Diminishing returns: One theory about Donald Trump is that the more outrageous the statements he makes, the less effect they have
The objective of tariffs is simple: to penalize companies that import goods or components by forcing them to deliver a percentage of the price to the government.
The idea is instead to engineer a shift toward domestic producers, thereby protecting American jobs, rebuilding the manufacturing industry and boosting the economy. Trump claims this will generate huge revenues that could pay for tax cuts and social spending.
The word “tariff,” he says, is beautiful. Maybe, but there are unpleasant consequences.
If domestic producers can’t fill the gap left by imports, then consumers end up paying more because companies pass on some or all of their higher costs.
That raises inflation, which in turn keeps interest rates high. Tariffs can also curb exports, as companies shift to producing for the domestic market.
They create inefficiency: One of the main benefits of free trade is that each country focuses on what it is good at. Then there are retaliations.

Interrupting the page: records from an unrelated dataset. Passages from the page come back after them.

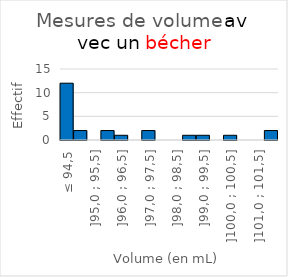
| Category | ≤ 94,5 |
|---|---|
| ≤ 94,5 | 12 |
| ]94,5 ; 95,0] | 2 |
| ]95,0 ; 95,5] | 0 |
| ]95,5 ; 96,0] | 2 |
| ]96,0 ; 96,5] | 1 |
| ]96,5 ; 97,0] | 0 |
| ]97,0 ; 97,5] | 2 |
| ]97,5 ; 98,0] | 0 |
| ]98,0 ; 98,5] | 0 |
| ]98,5 ; 99,0] | 1 |
| ]99,0 ; 99,5] | 1 |
| ]99,5 ; 100,0] | 0 |
| ]100,0 ; 100,5] | 1 |
| ]100,5 ; 101,0] | 0 |
| ]101,0 ; 101,5] | 0 |
| > 101,5 | 2 |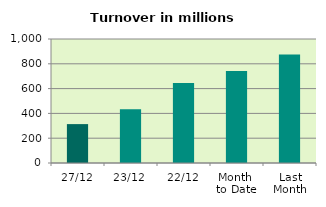
| Category | Series 0 |
|---|---|
| 27/12 | 313.672 |
| 23/12 | 434.115 |
| 22/12 | 644.85 |
| Month 
to Date | 741.429 |
| Last
Month | 874.327 |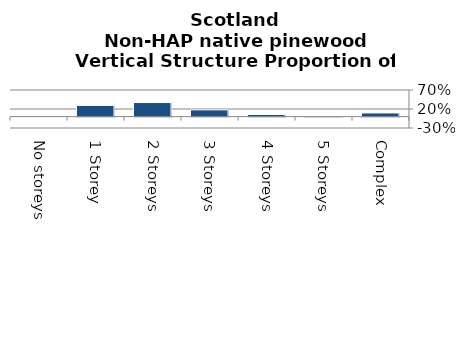
| Category | Non-HAP native pinewood |
|---|---|
| No storeys | 0 |
| 1 Storey | 0.295 |
| 2 Storeys | 0.369 |
| 3 Storeys | 0.178 |
| 4 Storeys | 0.056 |
| 5 Storeys | 0.005 |
| Complex | 0.096 |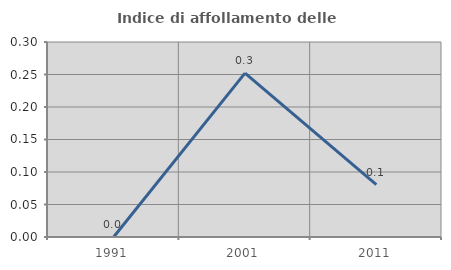
| Category | Indice di affollamento delle abitazioni  |
|---|---|
| 1991.0 | 0 |
| 2001.0 | 0.252 |
| 2011.0 | 0.08 |

A 2020 report found that in his previous term, Trump spent more taxpayer money on bailouts for farmers harmed by retaliatory Chinese tariffs than on building Navy ships or maintaining the nuclear arsenal.
Trump has weaponized tariffs and is behaving like a bully. What is less discussed is that Biden maintained most of those imposed in the first Trump administration and announced more on certain Chinese products in May of last year.
The Tax Foundation, a respected US think tank, estimated in a report last summer that the Trump-Biden taxes resulted in a reduction in US employment on the order of 142,000 full-time equivalent jobs.
It estimates that the proposed new tariffs – without taking into account retaliation – could cause the loss of an additional 344,000 people.
Tariffs can have a certain compelling appeal. Some might think it’s tempting to emulate Trump’s threat to slap John Deere, the tractor maker, with a 200 percent tariff over its plans to move production to Mexico.
There might have been joy if the UK government had done the same when, say, James Dyson moved manufacturing to Asia, but it would fizzle out when the cost of vacuum cleaners and hair-styling tools rose.
Tariffs are no magic wand to create a fairer and stronger economy in the United States than Labor’s tax rises here in the UK.